INPUT DATA below:

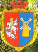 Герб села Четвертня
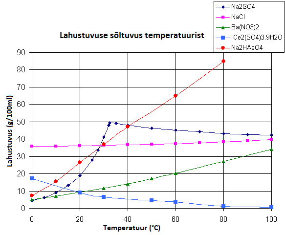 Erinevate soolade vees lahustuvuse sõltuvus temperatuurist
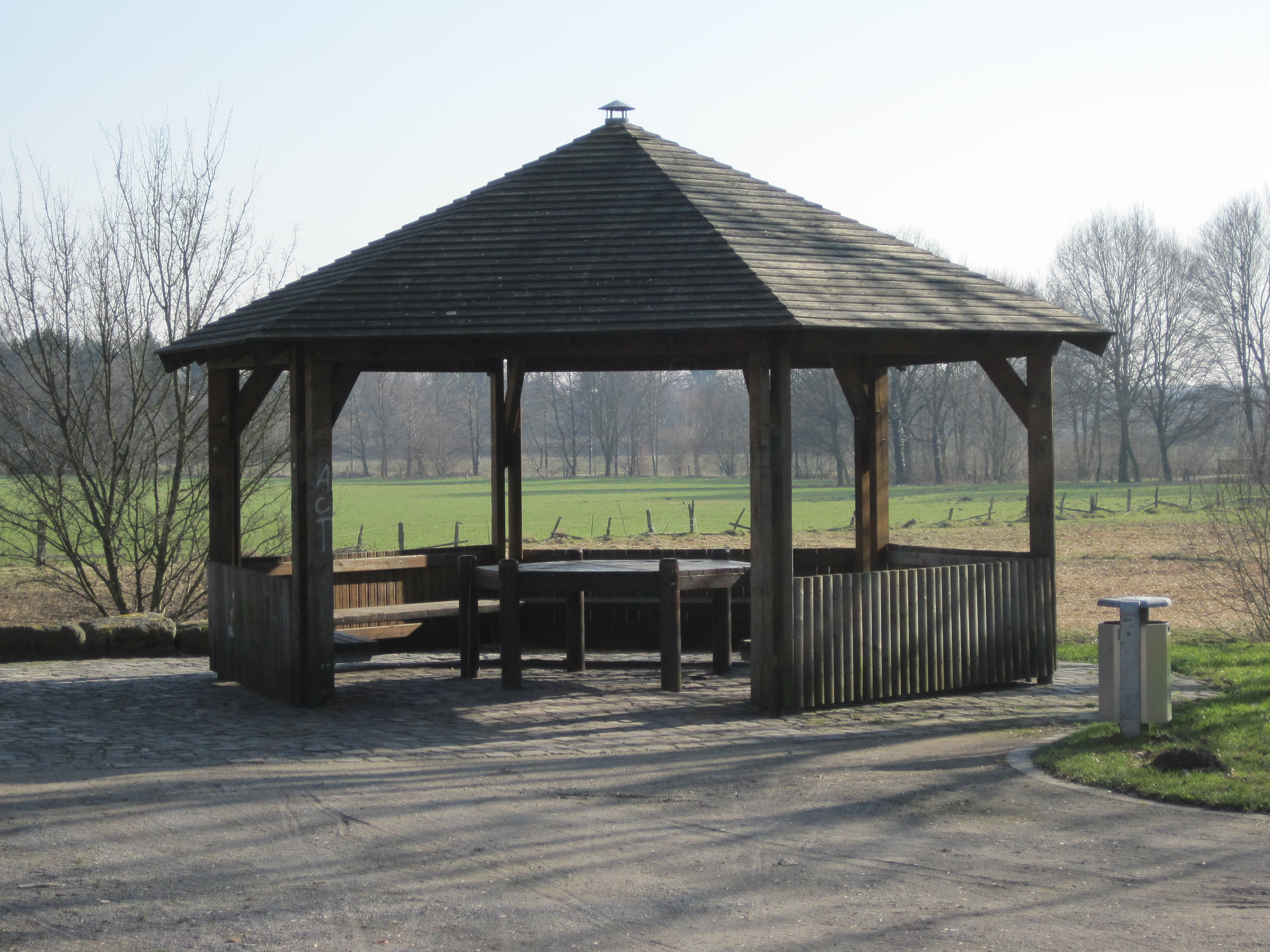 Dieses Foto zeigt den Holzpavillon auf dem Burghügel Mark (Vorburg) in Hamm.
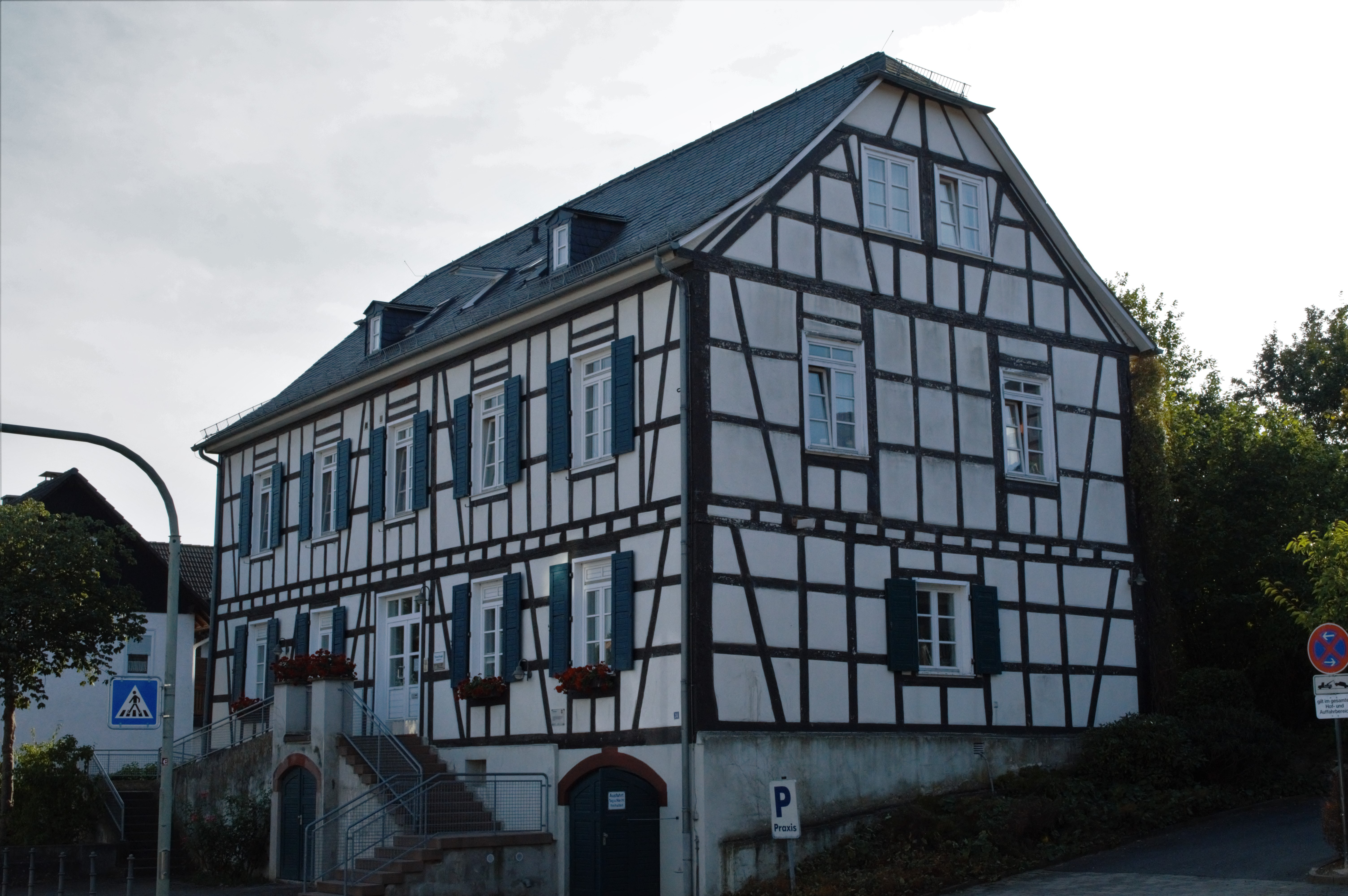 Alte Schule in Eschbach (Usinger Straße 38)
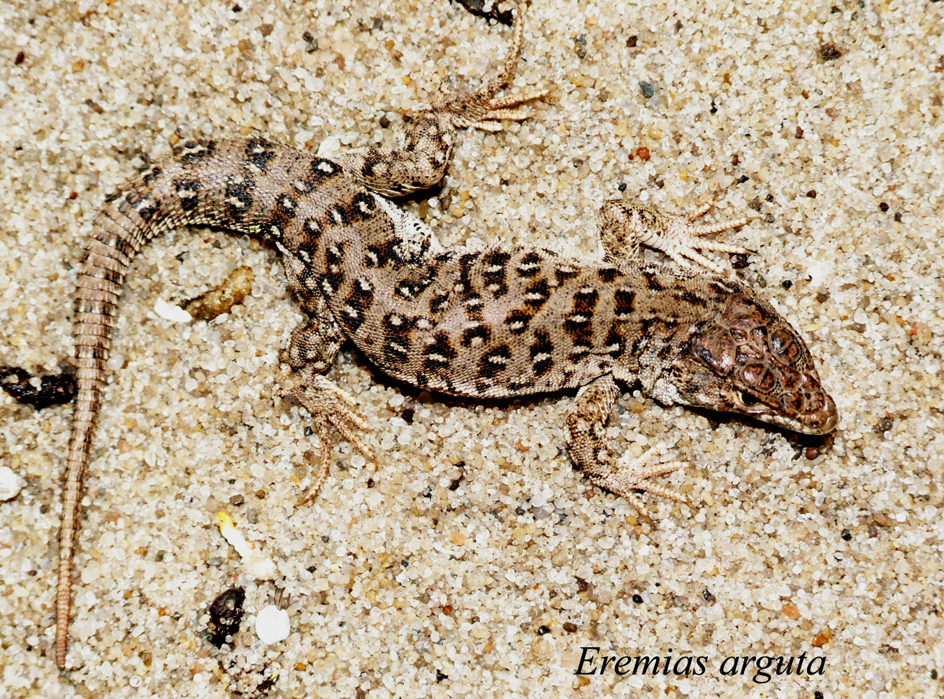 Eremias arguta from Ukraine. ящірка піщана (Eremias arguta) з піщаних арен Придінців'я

End of INPUT DATA.
INPUT DATA below:

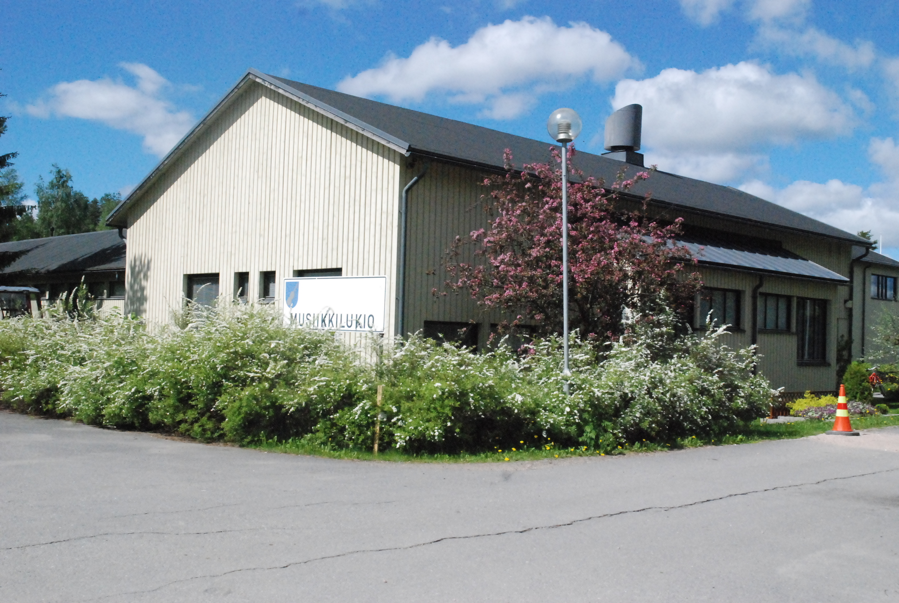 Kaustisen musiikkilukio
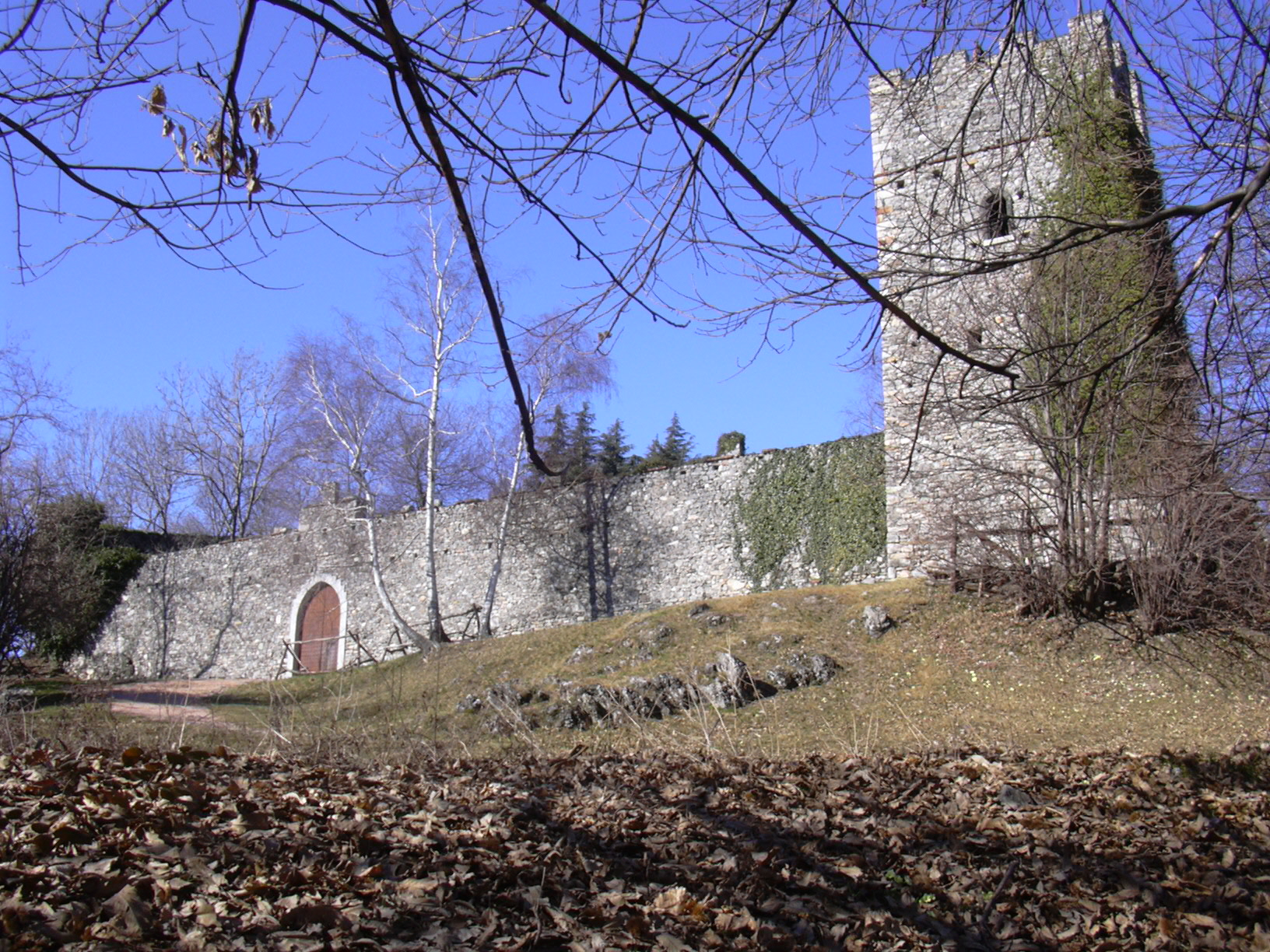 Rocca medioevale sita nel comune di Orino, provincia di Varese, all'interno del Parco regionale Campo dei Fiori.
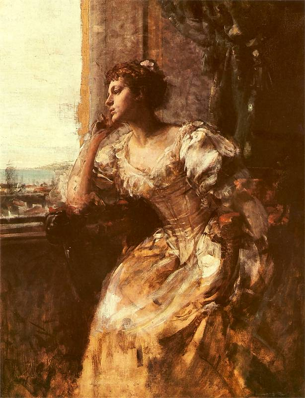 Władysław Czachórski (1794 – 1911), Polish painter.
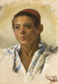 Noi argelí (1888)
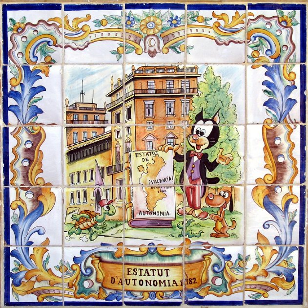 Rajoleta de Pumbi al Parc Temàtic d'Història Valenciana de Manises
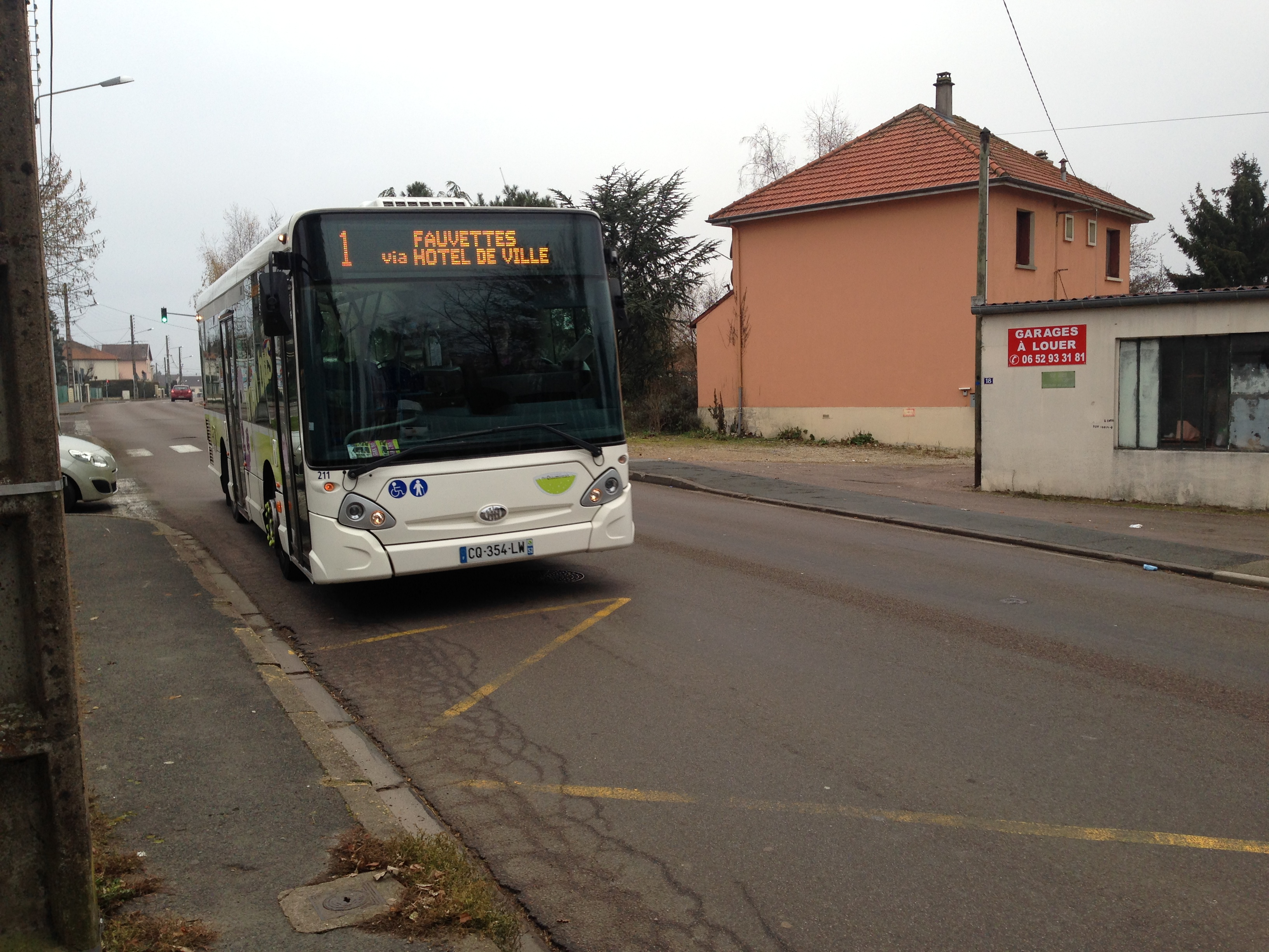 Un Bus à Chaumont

End of INPUT DATA.
INPUT DATA below:

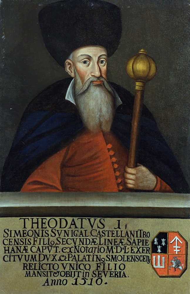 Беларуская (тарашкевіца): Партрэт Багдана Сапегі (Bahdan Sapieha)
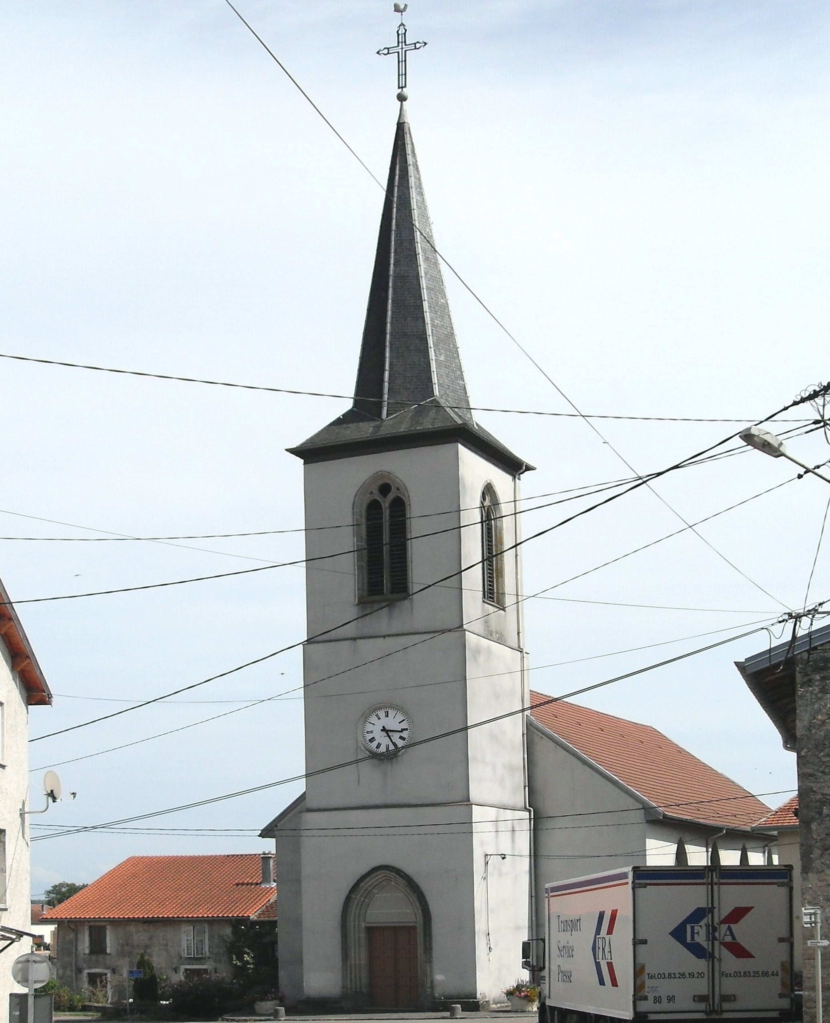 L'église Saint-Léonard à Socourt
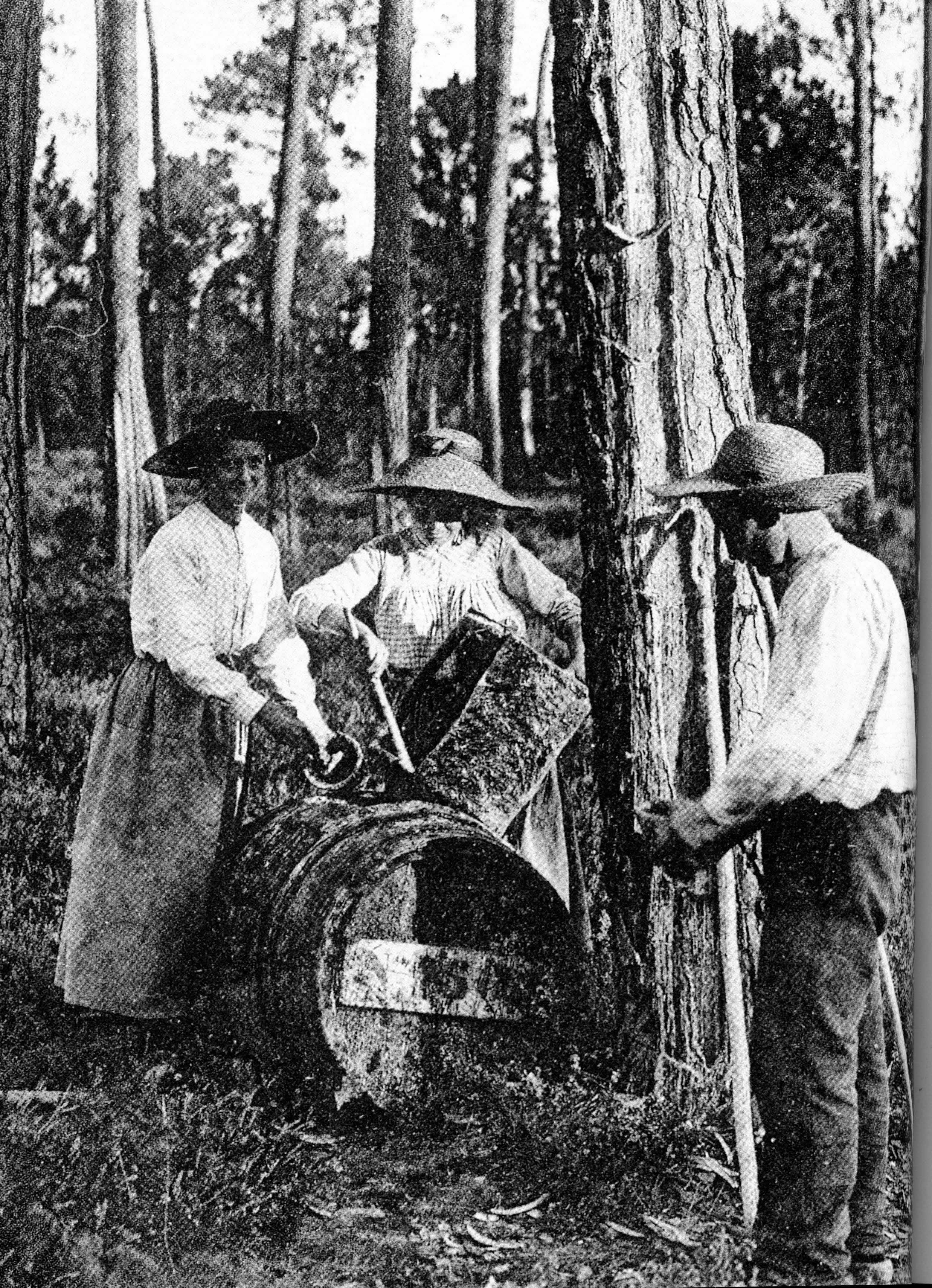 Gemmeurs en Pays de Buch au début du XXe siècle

End of INPUT DATA.

◆ ACTIVITY:
Every line above from the one with "Kaustisen musiikkilukio" down to the one with "Un Bus à Chaumont" must be written out exactly, and no picture may appear.

◆ FINISHED EXERCISE:
 Kaustisen musiikkilukio
 Rocca medioevale sita nel comune di Orino, provincia di Varese, all'interno del Parco regionale Campo dei Fiori.
 Władysław Czachórski (1794 – 1911), Polish painter.
 Noi argelí (1888)
 Rajoleta de Pumbi al Parc Temàtic d'Història Valenciana de Manises
 Un Bus à Chaumont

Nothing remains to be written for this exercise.